Сейчас — до какого-то времени все в ней противилось, может быть, именно этому.
Труднейшая вещь — вспомнить, как хиреет, гибнет в тебе идея, которая была самим существованием твоей жизни. Столкнувшись с тем, что не укладывается в нее, ты бросаешься в наступление: завоевывать, сделать своим или уничтожить! И вот наступление захлебнулось, идея погибла. Погибла, не заметив смерти, ибо это не смерть, а инобытие.
Да, действительно, пройти, физически пройти вселенную у человечества попросту не хватит времени, ни у кого не хватит — дело даже не в соизмерности, а просто в том, что нельзя объять необъятное. Но необъятное — объятно изнутри. Сердцевина у этого безмерного шара, так сказать, одна. И сердцевина — всюду. Человеку нужно узнать главное, а оно всюду. Нужно суметь проникнуть, постичь.
Знать сейчас, не откладывая ни на какие будущие жизни, будущие поколения, что такое мир, что такое вселенная — это и пугало, и манило. Легче отдавать жизнь уповая на очень далекое будущее. А то вдруг обретенное окажется не столь прекрасно?.. И все-таки, неужели она трусит? А ведь так боялась умереть, не узнав, не угадав… Перед ней словно открылся проход в вожделенную страну, а она боялась ступить на эту землю.
От книг, которые она читала, волнуясь до жара и испарины, она возвращалась к своей поэме, думая, как перекроить ее, как сделать правильной. Можно было приделать к поэме вторую равноценную часть, в которой бы люди, пройдя вселенную, возвращались к разговору с Богом, выкладывая добытое знание — диалектический материализм. Ксения пробовала и так, и этак — но не ладилось и, беся Ксению, казалось слабее скорбных монологов Бога. Странное дело: логически поэма вполне могла быть дополнена и исправлена второй частью. Но по интонации, по ощущению — части не складывались. Сама фигура Бога была теперь лишней. Можно было бы вообще переделать все с начала до конца и выйти, тем самым, на магистральный проспект литературы. Ну, если не магистральный, то хотя бы на параллельный магистральному: Бог — честолюбец, тиран, отгородивший людей от знания.
Она даже попробовала. Но быстро почувствовала скуку и фальшь.

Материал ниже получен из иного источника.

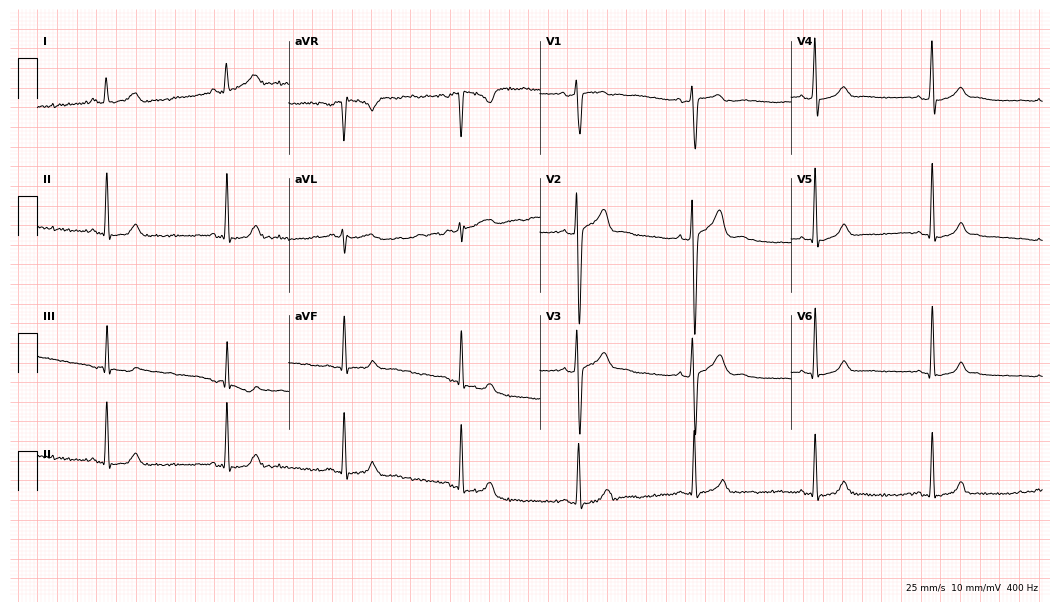
12-lead ECG from a female patient, 24 years old. Findings include sinus bradycardia (a sinus rate of 50 beats per minute or less).

Что ж, если поэма оказалась ложной и не поддавалась исправлению, Ксения готова была ее сжечь, как сжигали христиане языческие рукописи, как жег Гоголь последнюю часть «Мертвых душ». Прежняя ее душа в самом деле была мертва. И все-таки Ксения не решилась сжечь поэму, хотя мысль о ней, лежащей на дне чемодана, мешала, как застрявшее в зубах мясо.
Впрочем, не это сейчас было главным. Главным был один вопрос, одна недоговоренность, одна невыясненность — нечто, возвращавшее Ксению к пафосу поиска, но поиска теперь уже отнюдь не безнадежного. Были не только изменены пропорции сомнения и надежды — не было больше места отчаянью. Надежда стала почти уверенной, она стала деятельницей и разведчицей. Да, заключалось в диалектике нечто, еще не решенное, повернутое взглядом в большую вселенную. Потому что все остальное было едино для большого и малого, для посюстороннего и потустороннего, это же представлялось детищем Земли, и не ясно было, случаен этот драгоценный ребенок или же он суть всего сущего.